Los geht es um 11 Uhr auf dem Naheparkplatz in Bingen.
Die Streckendaten (geschätzt): 50 km, 1200 hm. 
Bei ganz Beinhartem Wetter (oder einem erkältungsbedingten Ausfall des Guides) kommt eine Absage bis 9 Uhr. Die Tour verschiebt sich dann auf unbestimmte Zeit, da eine Woche später bereits die Förstertour geplant ist.

Viele Grüße,
Daniel


----------



## Inf1n1ty (13. Oktober 2009)

Wäre als Gast dabei


----------



## MTB-News.de




----------



## Nicolai33 (14. Oktober 2009)

Ich wäre dann auch mal als Gast dabei.....


----------



## matthias2003 (14. Oktober 2009)

#3
ich komme auch mit, wenn das Wetter hält!

Viele Grüße
Matthias


----------



## Doppelherz (14. Oktober 2009)

Hallo Daniel,

wir sind auf jeden Fall dabei!

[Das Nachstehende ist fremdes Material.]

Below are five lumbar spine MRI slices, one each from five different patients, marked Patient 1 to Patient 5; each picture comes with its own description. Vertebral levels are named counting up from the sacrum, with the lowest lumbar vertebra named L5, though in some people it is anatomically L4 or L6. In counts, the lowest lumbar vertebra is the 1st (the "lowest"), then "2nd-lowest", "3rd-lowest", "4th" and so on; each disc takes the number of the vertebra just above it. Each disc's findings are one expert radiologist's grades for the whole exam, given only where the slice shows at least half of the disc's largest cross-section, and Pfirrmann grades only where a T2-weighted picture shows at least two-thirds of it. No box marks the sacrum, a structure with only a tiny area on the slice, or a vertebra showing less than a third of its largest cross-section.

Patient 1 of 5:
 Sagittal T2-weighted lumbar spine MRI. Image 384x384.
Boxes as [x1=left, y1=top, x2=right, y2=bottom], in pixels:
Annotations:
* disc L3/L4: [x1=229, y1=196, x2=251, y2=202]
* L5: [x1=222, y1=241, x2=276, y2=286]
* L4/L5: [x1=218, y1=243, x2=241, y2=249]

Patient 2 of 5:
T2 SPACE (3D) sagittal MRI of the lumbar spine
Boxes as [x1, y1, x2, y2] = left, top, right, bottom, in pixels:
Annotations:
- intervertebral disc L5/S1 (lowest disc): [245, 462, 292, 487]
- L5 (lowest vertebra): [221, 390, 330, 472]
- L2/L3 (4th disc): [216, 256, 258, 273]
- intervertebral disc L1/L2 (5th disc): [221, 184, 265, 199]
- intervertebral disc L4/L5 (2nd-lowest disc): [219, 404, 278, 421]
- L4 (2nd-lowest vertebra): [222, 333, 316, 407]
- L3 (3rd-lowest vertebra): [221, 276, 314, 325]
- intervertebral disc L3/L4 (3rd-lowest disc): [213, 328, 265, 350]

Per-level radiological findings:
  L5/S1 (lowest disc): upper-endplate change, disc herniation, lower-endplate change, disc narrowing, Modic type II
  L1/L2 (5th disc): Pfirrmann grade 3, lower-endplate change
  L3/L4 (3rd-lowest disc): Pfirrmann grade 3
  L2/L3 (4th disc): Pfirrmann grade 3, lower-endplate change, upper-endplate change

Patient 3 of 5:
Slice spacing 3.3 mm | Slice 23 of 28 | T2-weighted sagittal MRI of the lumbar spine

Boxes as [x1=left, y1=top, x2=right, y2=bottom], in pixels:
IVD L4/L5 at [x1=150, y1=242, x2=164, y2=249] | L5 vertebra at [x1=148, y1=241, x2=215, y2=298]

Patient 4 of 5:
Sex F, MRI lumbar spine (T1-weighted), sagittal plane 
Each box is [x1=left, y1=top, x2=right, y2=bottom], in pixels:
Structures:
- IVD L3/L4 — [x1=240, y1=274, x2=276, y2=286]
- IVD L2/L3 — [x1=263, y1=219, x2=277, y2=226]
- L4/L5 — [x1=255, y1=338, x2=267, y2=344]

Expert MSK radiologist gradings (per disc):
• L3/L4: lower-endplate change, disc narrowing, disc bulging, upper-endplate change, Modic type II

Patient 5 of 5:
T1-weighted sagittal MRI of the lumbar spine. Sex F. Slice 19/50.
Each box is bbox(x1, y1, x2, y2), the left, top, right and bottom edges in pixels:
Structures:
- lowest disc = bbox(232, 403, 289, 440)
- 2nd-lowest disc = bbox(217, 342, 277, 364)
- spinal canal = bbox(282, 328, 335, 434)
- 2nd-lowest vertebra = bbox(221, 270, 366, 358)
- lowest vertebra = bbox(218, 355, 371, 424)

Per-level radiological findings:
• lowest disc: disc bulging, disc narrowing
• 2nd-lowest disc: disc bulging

Ob solo oder mit dem Tandem entscheiden wir spontan.

Wir freuen uns auf den Herbst-Klassiker!

Viele Grüße
Birgit & Jochen


----------



## mathias (14. Oktober 2009)

Hi Fubbes,

sollte es nicht schneien  Bin ich auch dabei

Grüße

Mathias


----------



## [email protected] (15. Oktober 2009)

mathias schrieb:


> Hi Fubbes,
> 
> sollte es nicht schneien  Bin ich auch dabei
> 
> ...



Schnee bei Fubbes Touren ist gar nicht mal so unrealistisch ... 

... ich komme trotzdem mit!


----------



## Fubbes (15. Oktober 2009)

Was machst du denn so spät noch vor dem Rechner?

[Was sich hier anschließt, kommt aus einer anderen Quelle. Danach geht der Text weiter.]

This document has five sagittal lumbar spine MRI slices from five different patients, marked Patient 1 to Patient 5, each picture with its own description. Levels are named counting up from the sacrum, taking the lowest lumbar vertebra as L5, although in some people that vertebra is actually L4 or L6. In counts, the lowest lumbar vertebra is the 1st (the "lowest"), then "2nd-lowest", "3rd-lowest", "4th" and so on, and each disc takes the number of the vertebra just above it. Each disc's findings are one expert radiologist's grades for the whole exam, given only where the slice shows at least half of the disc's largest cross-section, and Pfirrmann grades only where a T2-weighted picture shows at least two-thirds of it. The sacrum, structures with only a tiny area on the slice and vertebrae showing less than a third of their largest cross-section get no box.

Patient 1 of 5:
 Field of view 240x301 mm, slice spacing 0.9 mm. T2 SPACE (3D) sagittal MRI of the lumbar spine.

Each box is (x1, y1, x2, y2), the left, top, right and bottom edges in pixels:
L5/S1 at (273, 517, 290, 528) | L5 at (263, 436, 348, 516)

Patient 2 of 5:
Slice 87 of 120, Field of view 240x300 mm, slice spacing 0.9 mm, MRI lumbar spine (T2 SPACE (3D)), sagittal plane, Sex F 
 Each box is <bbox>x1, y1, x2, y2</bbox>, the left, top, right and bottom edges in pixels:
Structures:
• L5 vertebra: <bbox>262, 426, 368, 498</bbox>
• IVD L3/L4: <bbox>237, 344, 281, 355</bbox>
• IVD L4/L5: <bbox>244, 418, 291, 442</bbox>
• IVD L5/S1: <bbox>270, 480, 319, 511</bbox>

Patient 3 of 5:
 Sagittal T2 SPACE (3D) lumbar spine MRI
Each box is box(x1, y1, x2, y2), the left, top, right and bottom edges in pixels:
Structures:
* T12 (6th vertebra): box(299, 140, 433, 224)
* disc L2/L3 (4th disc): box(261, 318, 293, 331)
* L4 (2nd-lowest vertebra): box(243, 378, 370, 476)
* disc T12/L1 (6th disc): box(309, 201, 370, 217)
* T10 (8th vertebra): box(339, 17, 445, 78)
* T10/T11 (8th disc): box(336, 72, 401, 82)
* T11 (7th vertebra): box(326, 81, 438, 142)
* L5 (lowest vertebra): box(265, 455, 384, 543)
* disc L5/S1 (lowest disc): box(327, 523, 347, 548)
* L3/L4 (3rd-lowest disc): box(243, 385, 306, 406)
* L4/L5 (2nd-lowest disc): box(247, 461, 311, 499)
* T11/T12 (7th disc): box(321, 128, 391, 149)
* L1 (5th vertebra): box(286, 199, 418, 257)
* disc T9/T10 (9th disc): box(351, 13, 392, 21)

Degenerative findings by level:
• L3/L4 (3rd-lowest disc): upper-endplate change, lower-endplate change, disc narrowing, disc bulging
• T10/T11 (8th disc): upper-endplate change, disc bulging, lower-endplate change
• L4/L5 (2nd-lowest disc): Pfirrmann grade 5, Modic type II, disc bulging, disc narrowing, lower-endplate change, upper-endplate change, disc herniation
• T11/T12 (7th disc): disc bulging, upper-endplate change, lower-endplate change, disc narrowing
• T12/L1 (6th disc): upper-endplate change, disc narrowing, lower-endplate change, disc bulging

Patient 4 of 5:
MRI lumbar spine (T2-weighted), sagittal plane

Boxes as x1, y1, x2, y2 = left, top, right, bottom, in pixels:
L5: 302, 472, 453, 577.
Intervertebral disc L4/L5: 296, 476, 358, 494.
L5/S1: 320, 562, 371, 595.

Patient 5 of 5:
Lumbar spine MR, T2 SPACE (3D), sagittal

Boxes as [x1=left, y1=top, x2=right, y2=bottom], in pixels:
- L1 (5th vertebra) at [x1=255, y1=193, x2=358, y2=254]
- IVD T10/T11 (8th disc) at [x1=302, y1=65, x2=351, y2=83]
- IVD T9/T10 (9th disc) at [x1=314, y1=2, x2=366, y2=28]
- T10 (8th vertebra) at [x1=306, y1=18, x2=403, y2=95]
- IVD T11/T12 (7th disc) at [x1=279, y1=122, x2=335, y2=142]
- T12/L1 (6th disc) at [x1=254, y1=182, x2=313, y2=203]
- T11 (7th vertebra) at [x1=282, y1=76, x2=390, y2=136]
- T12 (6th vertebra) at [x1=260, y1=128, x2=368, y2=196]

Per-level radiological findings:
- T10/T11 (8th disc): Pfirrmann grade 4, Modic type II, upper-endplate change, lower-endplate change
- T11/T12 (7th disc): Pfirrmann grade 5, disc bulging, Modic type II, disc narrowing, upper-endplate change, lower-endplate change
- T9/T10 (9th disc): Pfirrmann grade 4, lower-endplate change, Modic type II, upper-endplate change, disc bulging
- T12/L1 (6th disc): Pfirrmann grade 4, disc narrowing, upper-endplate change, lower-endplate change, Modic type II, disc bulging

Schnee bei meinen Touren, das passiert nur in Helvetien ...

Mich plagt allerdings mittlerweile etwas deutlicher eine Erkältung. Wenn es bis Samstag nicht besser ist, werde ich leider absagen. Als Ausweichtermin wäre der 8.11. möglich.

Grüße,
   Daniel


----------



## happyc (15. Oktober 2009)

oh mann, kagge: ich hab mir gestern das handgelenk (an)gebrochen, biken fällt für den rest vom jahr dann wohl flach... 

ich wünsch' euch viel spaß!
alexander


----------



## Fubbes (15. Oktober 2009)

@Happyc
Kann man dich denn nicht mal alleine lassen? Gute Besserung!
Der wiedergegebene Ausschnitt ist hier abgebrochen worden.